Writing IV

Boring choices in operational software

A defence of Postgres, cron, and server-rendered HTML in the era of agentic everything.

29 April 2026 6-minute read

There is a type of conversation we end up in maybe three times a quarter. The setting is a partner’s office or a Zoom call with two screens shared. The firm has decided to commission a piece of operational software. The partner has read about LangGraph or Inngest or Temporal or some new agentic framework and would like to know whether we recommend it. The implication is that, of course, we will recommend it.

We will not recommend it. We will recommend Postgres, cron, and server-rendered HTML. The partner will be slightly disappointed.

This essay is for the partner.

The framing problem

A piece of operational software has a much longer life than the technology around it. If we ship a document-classification pipeline for a six-partner accounting firm in 2026, that pipeline will, with reasonable luck, still be running in 2031. The associate who joins the firm in 2030 and is asked to add a new document type to the pipeline will not have heard of the framework that was state-of-the-art when we wrote the original code. They will, however, certainly have heard of Postgres.

The architecture choice is not really a choice between technologies. It is a choice about who you expect to be reading the code in five years. If the answer is “the original engineer,” novelty is fine. In professional services firms, the answer is almost always “someone else.” Everything follows from that.

The boring stack

We default to the same shape on most engagements. It looks roughly like this:

A Postgres database. Tables, columns, indexes, foreign keys. The schema lives in version control as plain SQL migration files. Someone unfamiliar with the project can read the schema and understand what the system thinks the world looks like, in about ten minutes.

A small server that responds to HTTP. We write it in TypeScript or Python depending on what the firm’s existing engineers use. The server reads from Postgres, writes to Postgres, and renders HTML. It does not run a single-page application unless we have a specific reason; the back button works correctly without us writing any JavaScript to make it so.

A scheduled task runner. In production this is usually cron, sometimes a slightly more featured equivalent like Postgres-backed pg_cron or a small queue table polled by a worker. Tasks are written as command-line scripts that read from the database, do their work, and exit. They can be run by hand for debugging. They produce log lines. The log lines are timestamped and human-readable.

If the system needs to call a language model, it does so through a thin wrapper that records the prompt, the response, and the latency, against the user, the request, and the version of the prompt. The prompt itself is stored as a file in the repository. There is an evaluation harness that runs against fixed inputs whenever the prompt changes.

That is most of it. There are no microservices. There is no message bus. There is no service mesh. There is, especially, no agent framework with a name suggesting it can think.

What this saves

The most expensive thing in operational software is not the initial build. It is the next ten years of someone trying to understand what the original system was supposed to do.

The boring stack saves us from this in several ways at once. The schema is the documentation. The HTML is the UI specification. The cron logs are the runtime trace. The prompts are tracked the way any code change is tracked. Anyone with a working knowledge of these tools can, with a few hours of orientation, understand the system well enough to extend it safely.

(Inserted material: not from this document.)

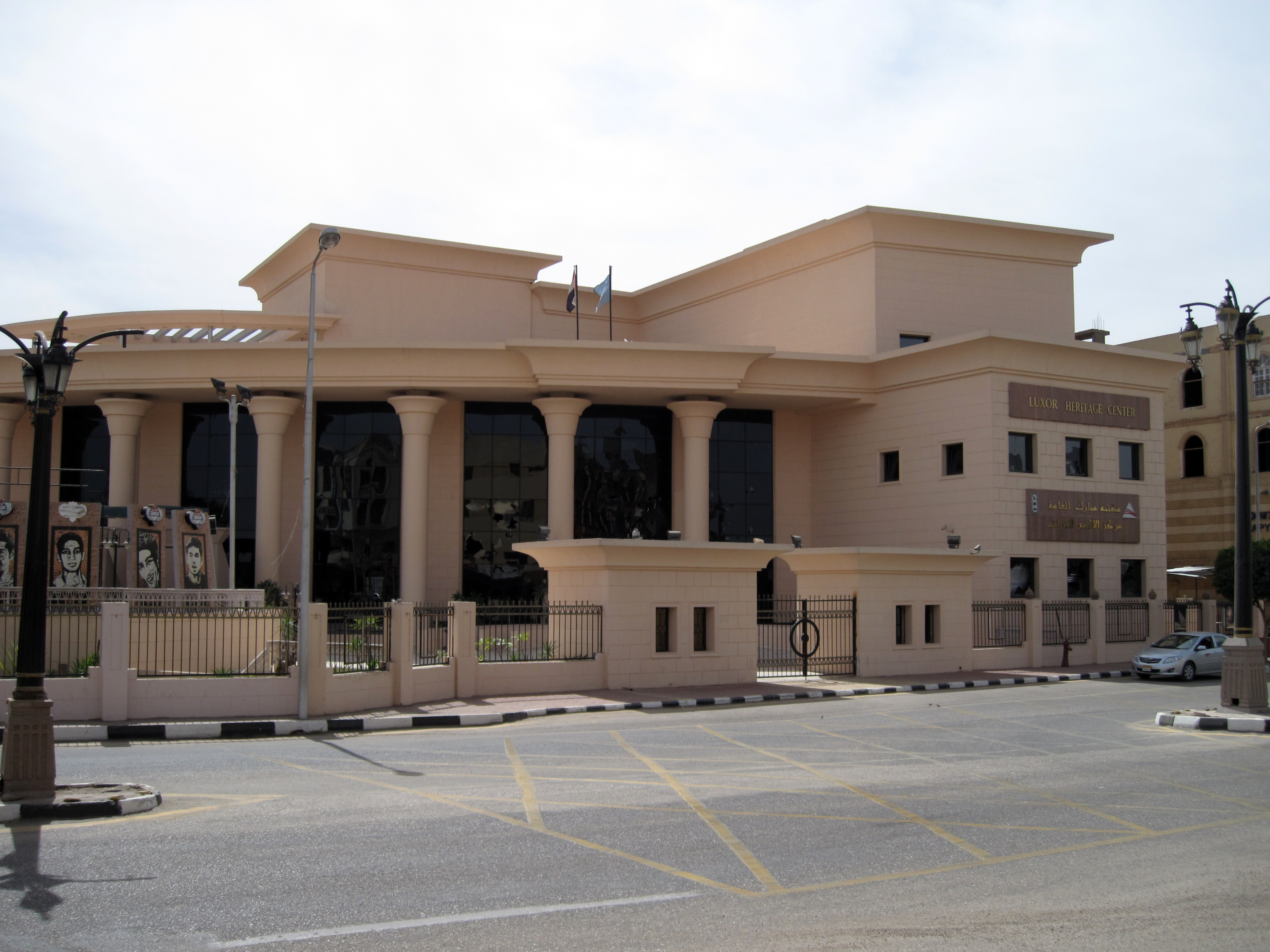 Luxor Heritage Center in Luxor, Ägypten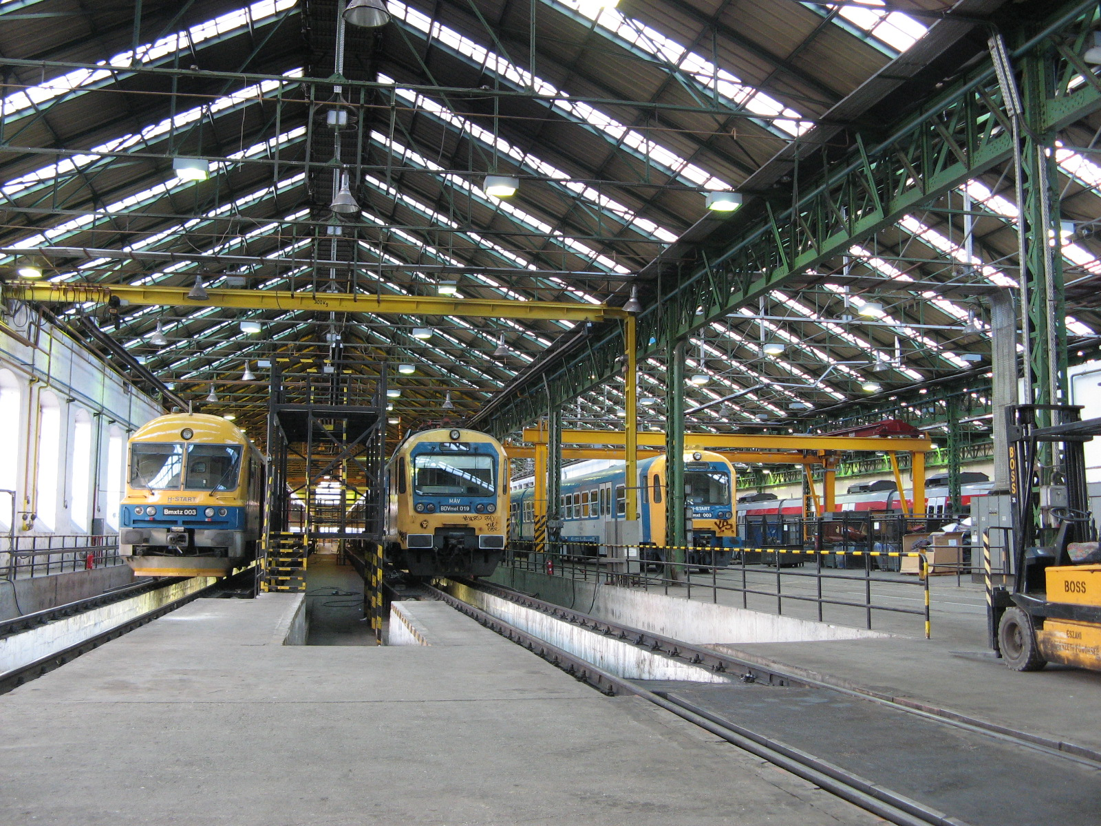 Budapest, Istvántelki Főműhely

It also saves us from a class of failure that gets unfairly blamed on AI. When a language-model-driven feature misbehaves in a system built on agentic frameworks, the partner asks the engineer why and the engineer, often, cannot say. The framework is doing something opaque on top of the model, and the engineer is reading framework documentation rather than reading what actually happened. In our boring stack, the answer to “why did the system make that decision” is always a row in a table, with a timestamp and a request ID.

When we break the rule

There are cases where the boring choice is wrong. We do not pretend otherwise.

If the firm’s volume genuinely requires concurrent agentic workflows that need to coordinate across long durations and survive process restarts, a workflow engine like Temporal earns its complexity. We have built on it for one engagement. The triggering condition was a workflow that was already, in its manual form, multi-day, multi-actor, and durable; the framework matched the problem.

If the system needs full-text and semantic search over a body of documents the firm wants to query in natural language, we will reach for pgvector inside Postgres rather than a separate vector database, because that is still the boring choice for most workloads at the scale a partnership actually has. We will only introduce a dedicated vector store if the dataset is large enough to require it.

If a language-model feature’s correctness depends on multi-step reasoning that we genuinely cannot decompose into a sequence of single-shot calls, we will write the multi-step orchestration ourselves rather than adopt an agent framework, because writing it ourselves means we own the failure modes.

What this looks like to a partner

What a partner sees, with this approach, is a system that runs in the background and stays out of the way. It does not need to be redeployed every time a dependency releases a new major version. It does not require expertise that only the firm’s original vendor possesses. It is auditable, in the literal sense that you can read what it did and why.

Five years from now, when the agentic frameworks of 2026 have either consolidated into something stable or been replaced by something different, the firm’s operational software will still be running, because the parts of the system that matter most to the firm are written in technology that does not change.

That is what we mean by boring. It is not a constraint. It is a deliberate aesthetic, and it is an investment in the firm’s ability to keep using what it owns.